Why This Matters Clinically
Families and clinicians exploring CBD for autism need to know the evidence does not yet support claims that it meaningfully improves core social difficulties. However, if parents are already considering CBD, secondary benefits in anxiety and stress reduction might be relevant to individual decision-making, though the effect sizes are small.
Study Snapshot
| Study Design | Randomized double-blind placebo-controlled crossover trial |
| Population | 29 autistic children (18 male), ages 5 to 12 years (mean 9.62 years) |
| Intervention | Weight-based CBD oil at 10 mg/kg/day or matched placebo, two 12-week periods separated by 8-week washout |
| Primary Outcome | Social Responsiveness Scale-2 (SRS-2) |
| Key Result | CBD did not significantly improve SRS-2 versus placebo (p = 0.125); secondary improvements in DBC-2 social relating (p = 0.024), anxiety (p = 0.002), and parental stress (p = 0.044) |
Where This Paper Deserves Skepticism
This is a small pilot (N=29) that failed its primary endpoint, which alone limits confidence. The dissociation between null primary and positive secondary outcomes invites publication bias concerns and multiple comparisons inflation, particularly since secondary measures were measured but not pre-specified as coprimary. The abstract does not detail dropout rates, compliance verification, or whether the 8-week washout was adequate for a crossover design. Generalizability to children outside this narrow age and demographic window is unknown, and we do not know funding source or potential conflicts.
Dr. Caplan’s Take
I interpret this as a well-designed but underpowered pilot that found no benefit on the outcome measure that matters most clinically, the core social difficulties in autism. The secondary improvements in anxiety and parental stress are intriguing but modest in magnitude, and they may reflect placebo response, natural variation, or measurement error rather than a true drug effect when you consider the number of comparisons and the failure of the prespecified primary outcome.
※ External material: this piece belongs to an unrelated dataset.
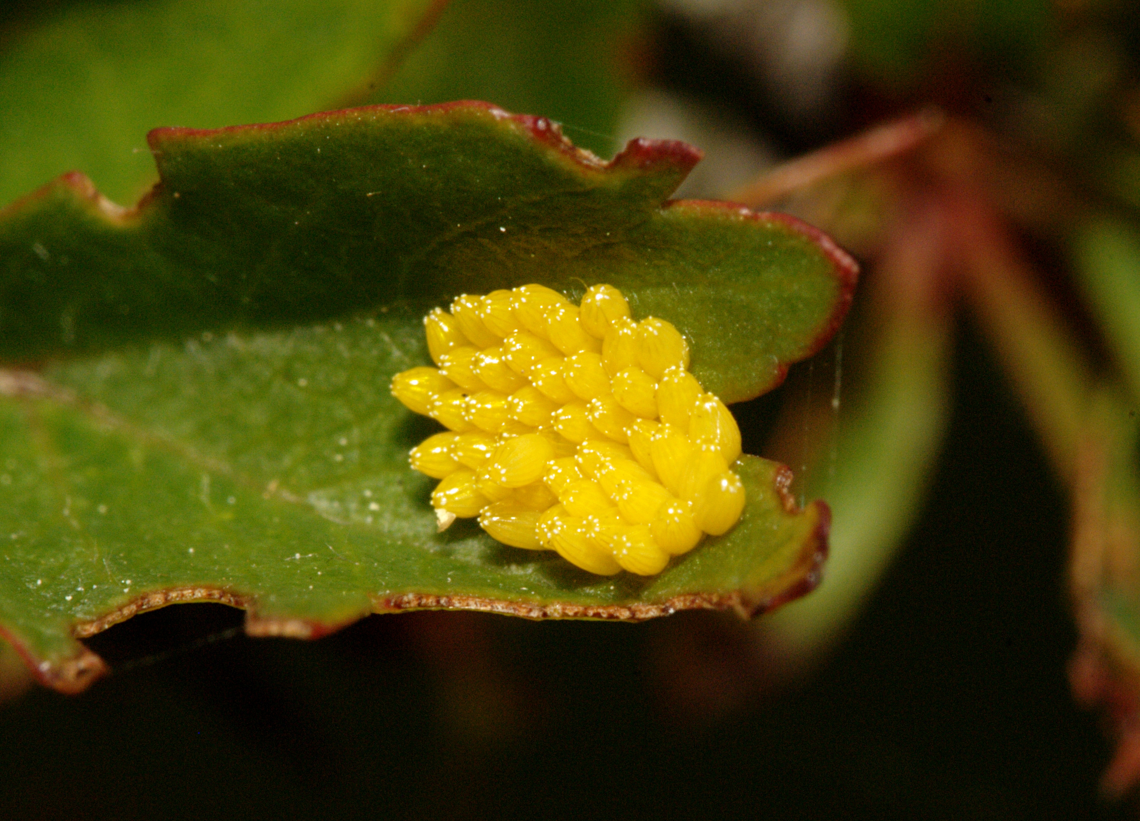 Aporia crataegi, eggs on Crataegus

Until larger, pre-registered trials specifically powered for secondary outcomes emerge, I do not see enough here to recommend CBD as a treatment for autism’s social core, though individual families already committed to a trial might reasonably track their child’s anxiety or behavior empirically.
Clinical Bottom Line
CBD oil did not improve social responsiveness in this small trial, and while secondary measures showed modest gains, the failure of the primary outcome and small sample size do not yet support clinical use for autism. Families and clinicians should be cautious about claims that CBD improves core autism features.